MOORE: Yeah. I think we started... Didn't we have more to do with the snakes for a while? I can't remember.
GRAPHIA: In the book they actually do... I believe they do handle the snake.
MOORE: Maybe it's in the book I'm remembering.
GRAPHIA: Yeah, they... I think take the snakes out and handle them. But we... We didn't even have the snake in the first draft. We knew it was gonna be hard to play and hard to even find a snake in Scotland. They don't even have snakes over there. But David Brown, again, David Brown, he's... God bless him, we ask impossible stuff and he always tries. He's a great producer to work with, because he always really tries to get the writers what we want. If we're like...
MOORE: Snake in Scotland, no problem.
GRAPHIA: "Please, please, we need a snake," and he was like, "Oh, for God's sakes. All right, I'll try..." and he got this snake. The snake actually, a little tidbit here, I think that little tongue...
MOORE: Yeah, the tongue is CG.
GRAPHIA: Thing was added. Because the snake was... He wasn't cooperating. I think he had stage fright.
MOORE: He was bored.
GRAPHIA: He was bored. He was like, "Get on with the show." He wasn't moving and we didn't want it to look like a fake snake. 'Cause it was indeed a real snake. So we added a special effect of the snake flicking his tongue.
MOORE: Yeah.
GRAPHIA: And then he made it into the main titles. Such a handsome devil.
MOORE: I know now he's like, now he's a regular.
GRAPHIA: Now we have to pay him a lot more.
MOORE: He's one of our main cast. Yeah, his... His price just went way up. One of the things we did talk about that I don't think we ever quite sold in the series, was setting up this idea of the King's interest in the occult and marrying St. Germain to that. And trying to sort of... I remember having a lot of discussions and story points in the room about trying to lay in little subplots of that, that not just La Dame Blanche but that the King and St. Germain and Master Raymond were all sort of involved in certain occult-ish things and black arts along the way. We kept writing little pieces of it and they would always fall out of scripts, and I think it's kind of there now, it's like...
GRAPHIA: I know.
MOORE: A suggestion of it. But it's still kind of...
GRAPHIA: I noticed some of the reviewers are like, again, I keep mentioning this, but it's just because people have to be patient, you know? Some of the reviews were saying, "Well, there's this little subplot, mini subplot about the dark arts that's not going anywhere." And actually it's going somewhere. It's going somewhere pretty big. But this is the kind of show that we roll it out slowly. This is not network television. It's supposed to be that these things are feathered in. And I'm glad that they notice it. But I... I wish they would wait till you see...
MOORE: There's just so much going on, too.
GRAPHIA: It's a very complex show. We've got a lot and we try to get in everything we can from the books, and that we wanna put in. And it's a... It's complex material. Everyone does such a great job here. The King is great. St. Germain is really great. He...

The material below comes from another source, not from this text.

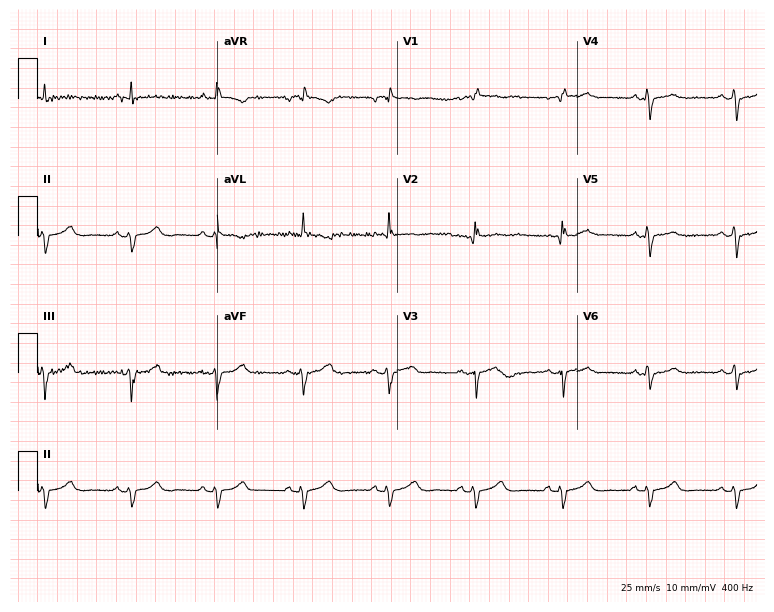
12-lead ECG (7.3-second recording at 400 Hz) from a male patient, 69 years old. Screened for six findings — first-degree AV block, right bundle branch block (RBBB), left bundle branch block (LBBB), sinus bradycardia, atrial fibrillation (AF), sinus tachycardia — none is recorded.

MOORE: It's a compelling scene. It's a long scene.
GRAPHIA: It's a really long scene.
MOORE: In one set and they don't... There's not even a lot of movement. There's a nice little visual effects shot of the crystal changing. I remember when we started talking about the crystal, Terry said to me, "Does the crystal have to change? Is it... It's gonna be a special effect, right? Right? This is... I don't have to get a crystal that changes, do I?" It's like, "No, you may have to do one." And she's like, "No, no." "I'm kidding, of course, it's gonna be CG, when it's..."
GRAPHIA: You know, if we told her to find that, she probably could.
MOORE: She probably would have, yeah.
GRAPHIA: Knowing her, because she finds some amazing stuff. It wouldn't have surprised me. Oh, and now Claire knows that that... She knows it's poison and she... She tries not to hand it to him and she... She hates this guy but... And he knows it. I love this moment 'cause they're just... They all know what's going on.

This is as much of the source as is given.